Return all the lines below exactly. Any picture among them is omitted.

MATERIAL PROVIDED >>
____
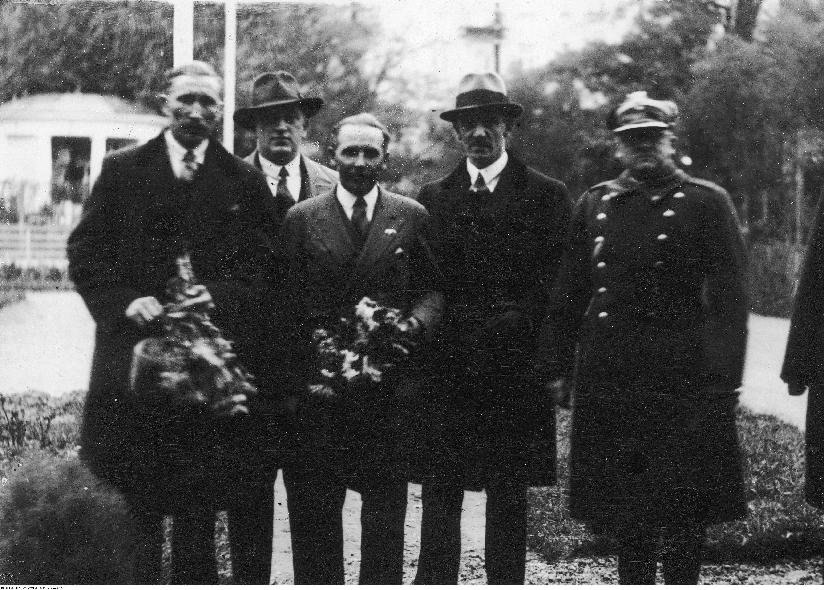 Rajd lotniczy kapitana Stanisława Karpińskiego i Wiktora Rogalskiego nad Azją Mniejszą. Kapitan Stanisława Karpiński (2. z lewej na pierwszym planie) w towarzystwie m.in. swojego mechanika Wiktora Rogalskiego (1. z lewej na pierwszym planie), dyrektora Departamentu Lotnictwa w Ministerstwie Komunikacji pułkownika Czesława Filipowicza (2. z prawej) oraz sekretarza Aeroklubu RP majora Bogdana Kwiecińskiego (1. z prawej) na wystawie pamiątek po śp. Franciszku Żwirce i Stanisławie Wigurze; październik 1932. Koncern Ilustrowany Kurier Codzienny - Archiwum Ilustracji. Sygnatura: 1-S-1237-4
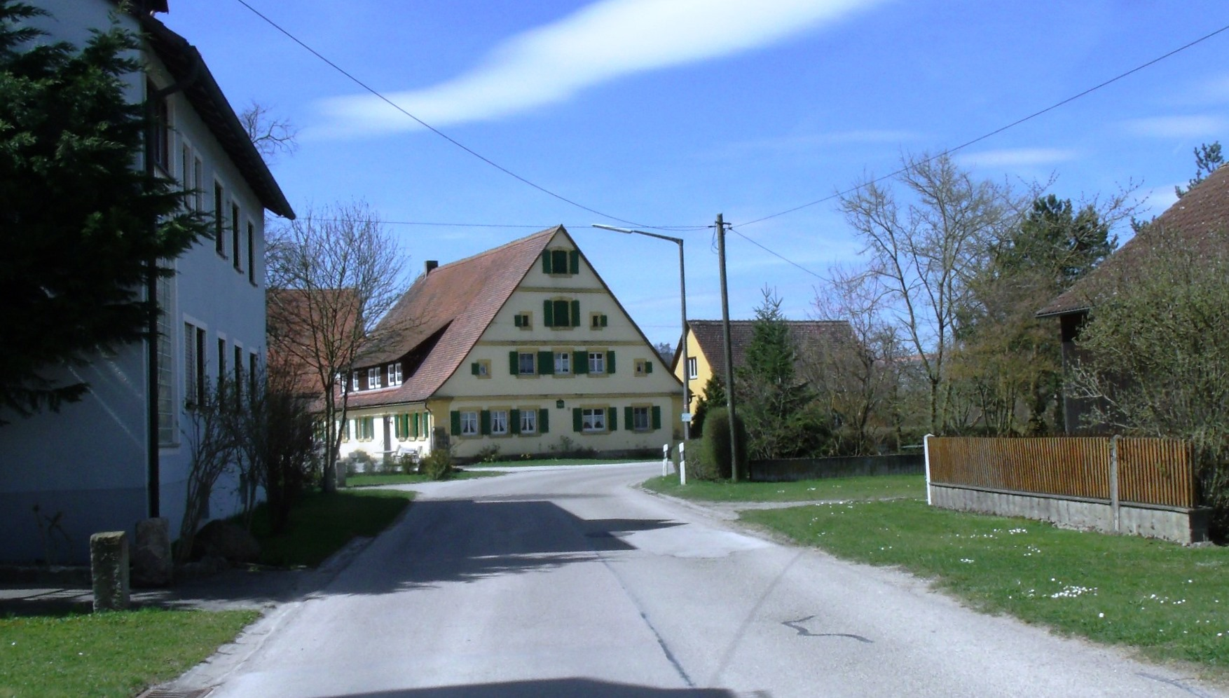 Eckartsweiler, Ortsteil von Leutershausen im Landkreis Ansbach
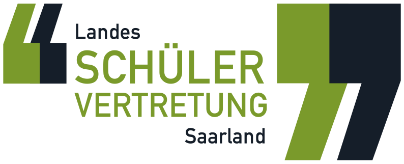 Logo der Landesschülervertretung des Saarlandes
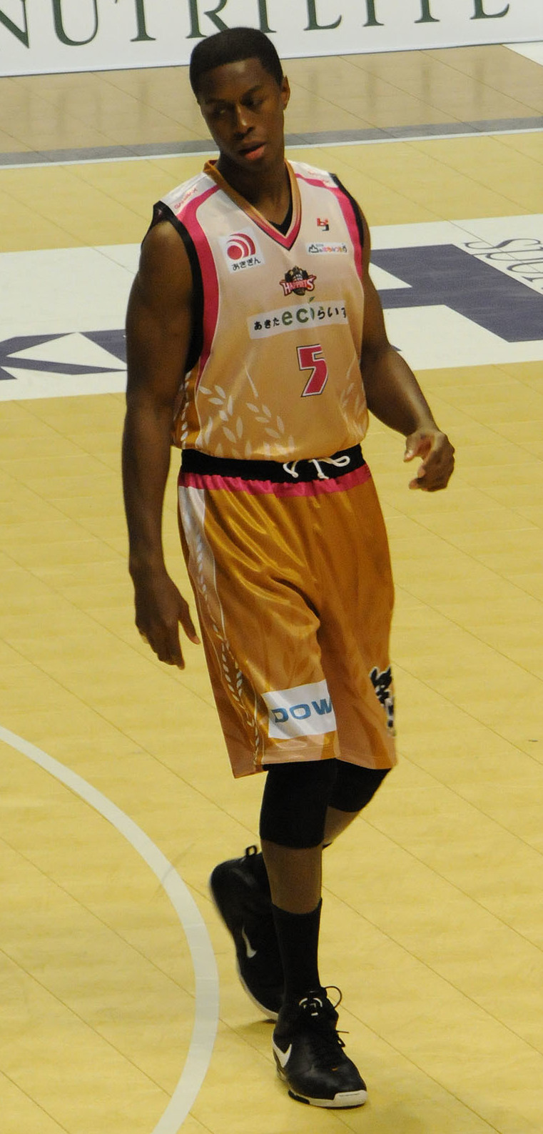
____
SOLUTION BELOW >>
 Rajd lotniczy kapitana Stanisława Karpińskiego i Wiktora Rogalskiego nad Azją Mniejszą. Kapitan Stanisława Karpiński (2. z lewej na pierwszym planie) w towarzystwie m.in. swojego mechanika Wiktora Rogalskiego (1. z lewej na pierwszym planie), dyrektora Departamentu Lotnictwa w Ministerstwie Komunikacji pułkownika Czesława Filipowicza (2. z prawej) oraz sekretarza Aeroklubu RP majora Bogdana Kwiecińskiego (1. z prawej) na wystawie pamiątek po śp. Franciszku Żwirce i Stanisławie Wigurze; październik 1932. Koncern Ilustrowany Kurier Codzienny - Archiwum Ilustracji. Sygnatura: 1-S-1237-4
 Eckartsweiler, Ortsteil von Leutershausen im Landkreis Ansbach
 Logo der Landesschülervertretung des Saarlandes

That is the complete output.